Biopsychology: Synaptic Transmission

Once the action potential reaches the end of the axon it needs to be transferred to another neuron or tissue. It must cross over a gap between the pre-synaptic neuron and post-synaptic neuron – which is known as the synaptic gap. At the end of the neuron (in the axon terminal) are the synaptic vesicles which contains chemical messengers, known as neurotransmitters. When the electrical impulse (action potential) reaches these synaptic vesicles, they release their contents of neurotransmitters.

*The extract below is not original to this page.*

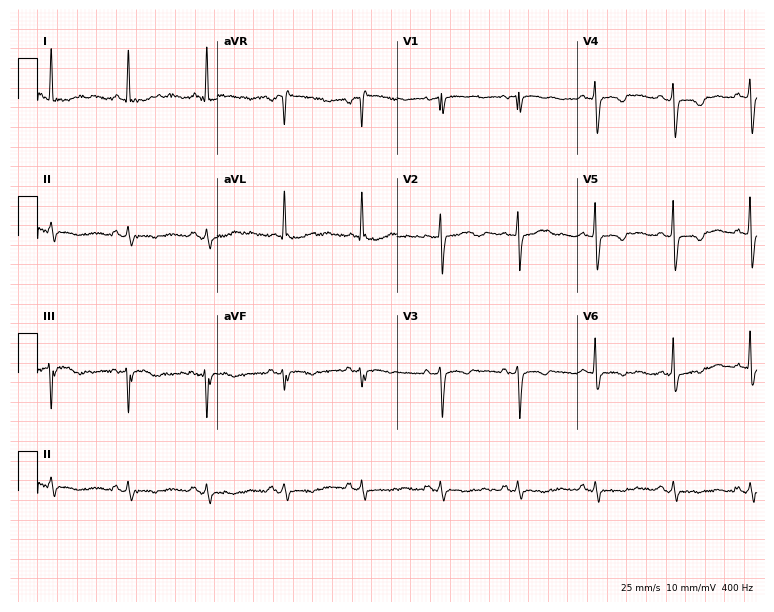
Resting 12-lead electrocardiogram. Patient: a female, 79 years old. None of these six findings is recorded: first-degree AV block, right bundle branch block, left bundle branch block, sinus bradycardia, atrial fibrillation, sinus tachycardia.
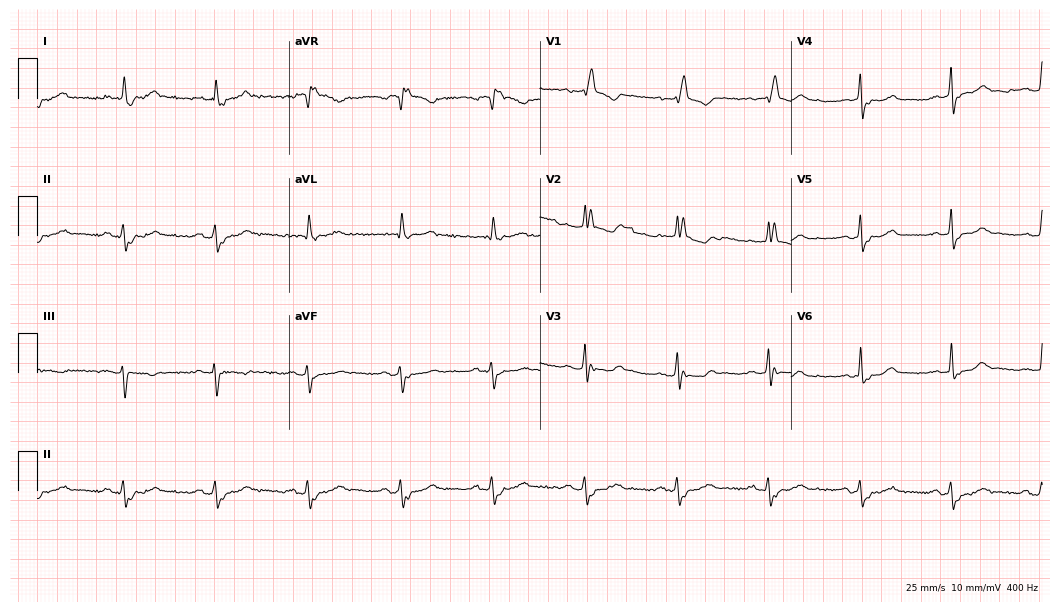
12-lead ECG (10.2-second recording at 400 Hz) from a man, 72 years old. Findings include right bundle branch block.

Neurotransmitters then carry the signal across the synaptic gap. They bind to receptor sites on the post-synaptic cell that then become activated. Once the receptors have been activated, they either produce excitatory or inhibitory effects on the post-synaptic cell.

Some neurotransmitters are excitatory and some are inhibitory. Excitatory neurotransmitters (e.g. noradrenaline) make the post-synaptic cell more likely to fire, whereas inhibitory neurotransmitters (e.g. GABA) make them less likely to fire. For example, if an excitatory neurotransmitter like noradrenaline binds to the post-synaptic receptors it will cause an electrical charge in the cell membrane which results in an excitatory post-synaptic potential (EPSP), which makes the post-synaptic cell more likely to fire. Whereas, if an inhibitory neurotransmitter like GABA binds to the post-synaptic receptors it will result in an inhibitory post-synaptic potential (IPSP), which makes the post-synaptic cell less likely to fire.